Comment on CrowdStrike downtime apparently caused by update that replaced a file with 42kb of zeroes
CeeBee_Eh@lemmy.world 3 months agoSure, for a personal PC I would not necessarily want a BSOD, I’d prefer if it just booted and alerted the user. But for enterprise servers? Best not.
You have that backwards. I work as a dev and system admin for a medium sized company. You absolutely do not want any server to ever not boot. You absolutely want to know immediately that there’s an issue that needs to be addressed ASAP, but a loss of service generally means loss of revenue and, even worse, a loss of reputation. If you server is briefly at a lower protection level that’s not an issue unless you’re actively being targeted and attacked.

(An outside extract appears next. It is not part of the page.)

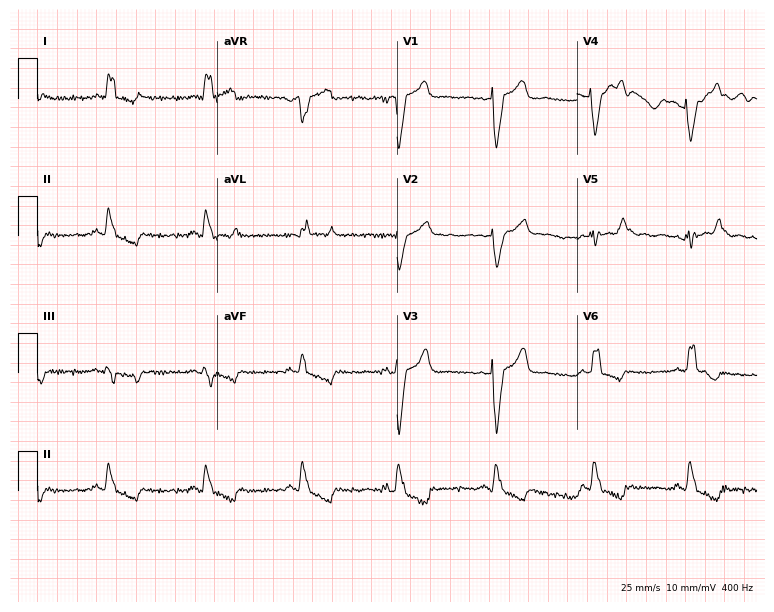
12-lead ECG from a 75-year-old woman. Findings include left bundle branch block.

But if that’s the case then getting notified of an issue can get some people to deal with it immediately.
ChairmanMeow@programming.dev 3 months ago
A single server not booting should not usually lead to a loss of service as you should always run some sort of redundancy.

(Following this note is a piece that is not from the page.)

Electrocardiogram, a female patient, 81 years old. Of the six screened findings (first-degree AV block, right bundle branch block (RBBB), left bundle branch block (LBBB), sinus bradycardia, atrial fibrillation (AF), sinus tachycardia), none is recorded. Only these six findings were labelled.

I’m a dev for a medium-sized PSP that due to our customers does occasionally get targetted by malicious actors, including state actors. We build our services to be highly available, e.g. a server not booting would automatically do a failover to another one, and if that fails several alerts will go off so that the sysadmins can investigate.
Temporary loss of service does lead to reputational damage, but if contained most of our customers tend to be understanding. However, if a malicious actor could gain entry to our systems the damage could be incredibly severe (depending on what they manage to access of course), so much so that we prefer the service to stop rather than continue in a potentially compromised state. What’s worse: service disrupted for an hour or tons of personal data leaked?
Of course, your threat model might be different and a compromised server might not lead to severe damage. But Crowdstrike/Microsoft/whatever may not know that, and thus opt for the most “secure” option, which is to stop the boot process.